**Prompt:**
Pictures should be left out when the listing below is repeated word for word.

**Data extract:**
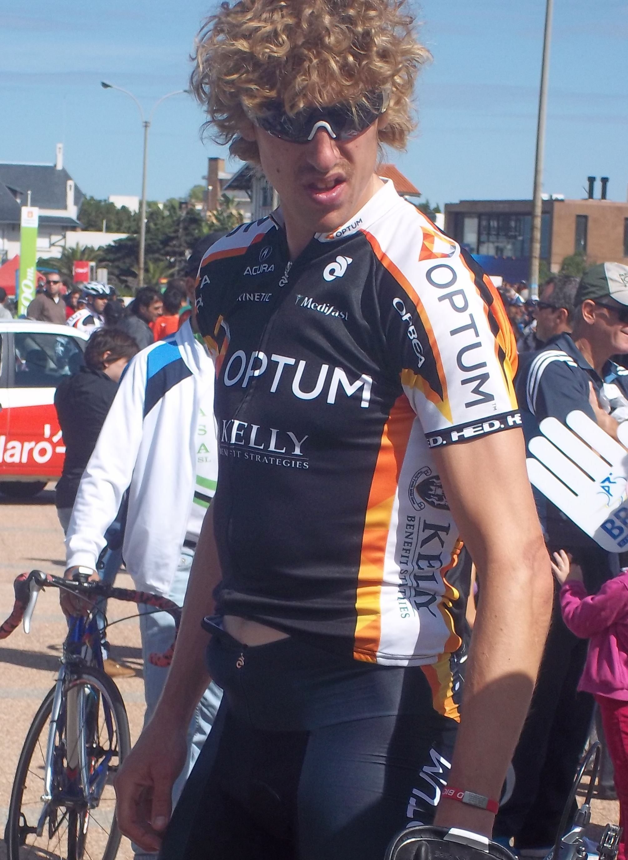 Tom Zirbel, en la Vuelta Ciclista del Uruguay 2012
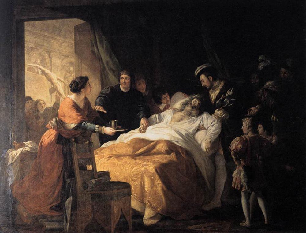 La morte di Leonardo, olio su tela, 278 x 357 cm, Musée de l'Hôtel Dieu, Beaune
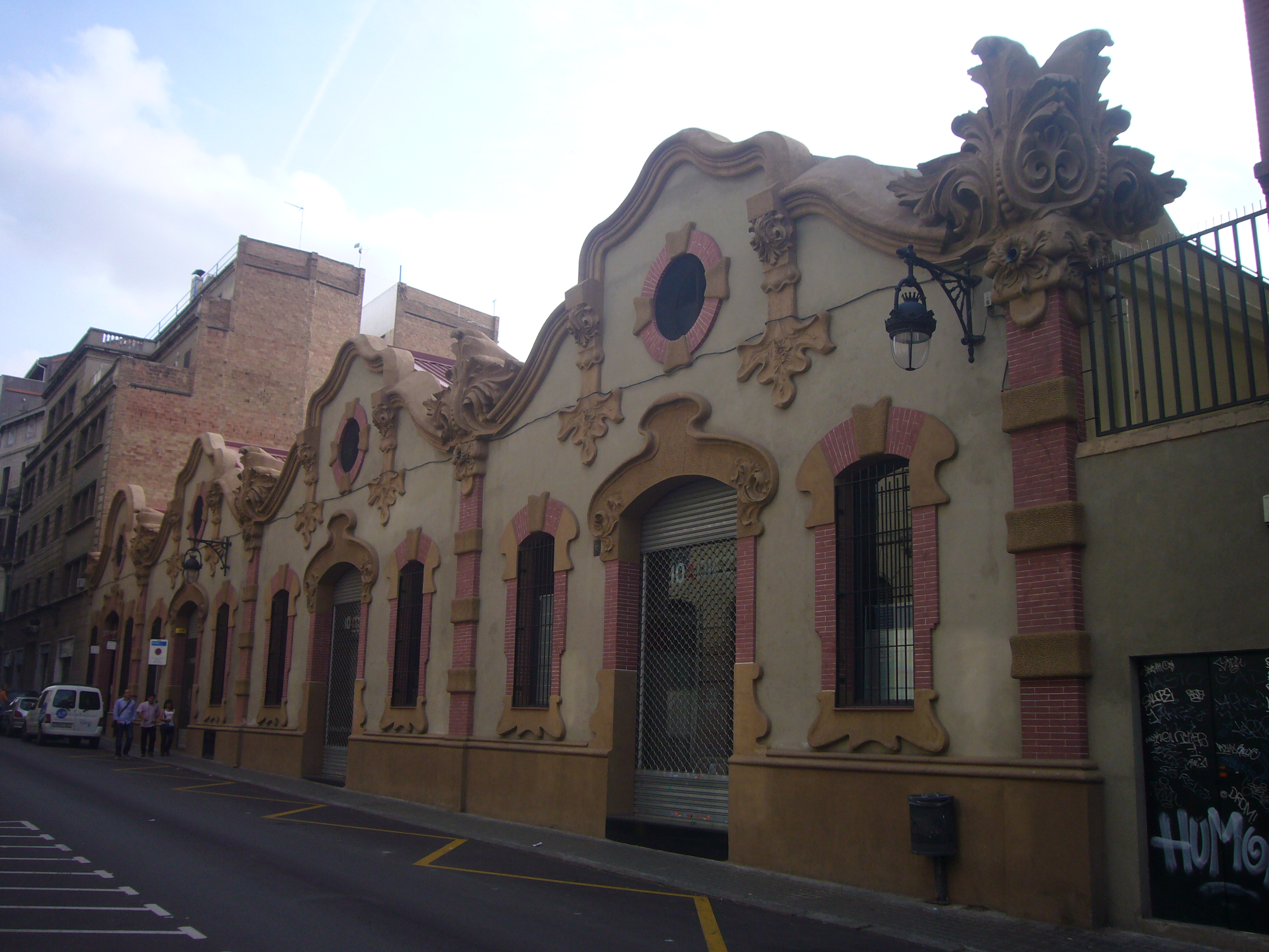 Façana del magatzem modernista de l'empresa Serra i Balet, situat al carrer d'Ortigosa, Barcelona.
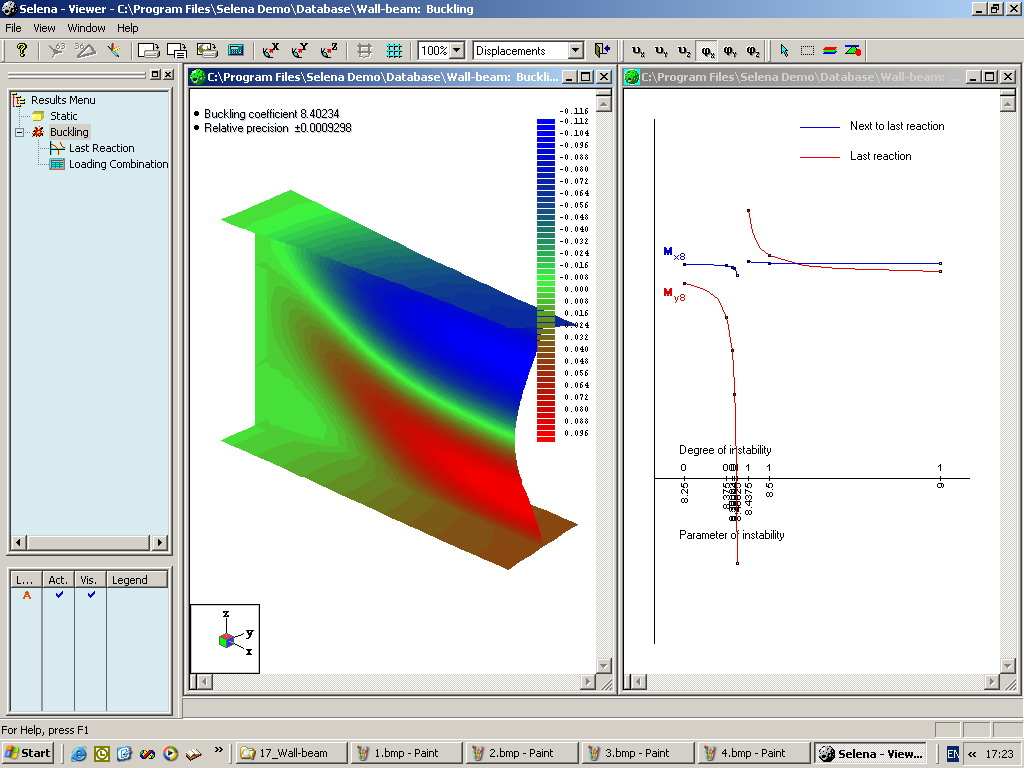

**Exercise response:**
 Tom Zirbel, en la Vuelta Ciclista del Uruguay 2012
 La morte di Leonardo, olio su tela, 278 x 357 cm, Musée de l'Hôtel Dieu, Beaune
 Façana del magatzem modernista de l'empresa Serra i Balet, situat al carrer d'Ortigosa, Barcelona.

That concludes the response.